» **RECORDS SHOWN**

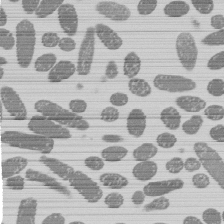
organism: E. coli
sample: Bacterial nucleoid
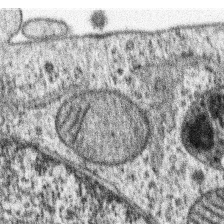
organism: Human
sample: HeLa cells
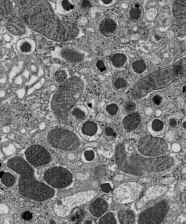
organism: C57BL Mouse
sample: Pancreatic islet
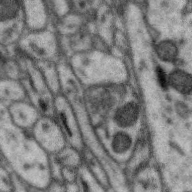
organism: Zebra finch
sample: Brain
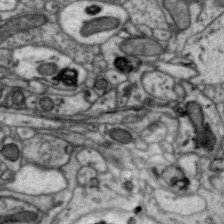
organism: Zebra finch
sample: Brain
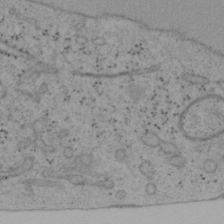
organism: Human
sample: HeLa cells

» **PROBLEM TO WORK ON**
Would you restate word for word only the lines from the one containing "sample: Pancreatic islet" to the final line of the material, both ends included, without any pictures?

» **TASK RESPONSE**
sample: Pancreatic islet
organism: Zebra finch
sample: Brain
organism: Zebra finch
sample: Brain
organism: Human
sample: HeLa cells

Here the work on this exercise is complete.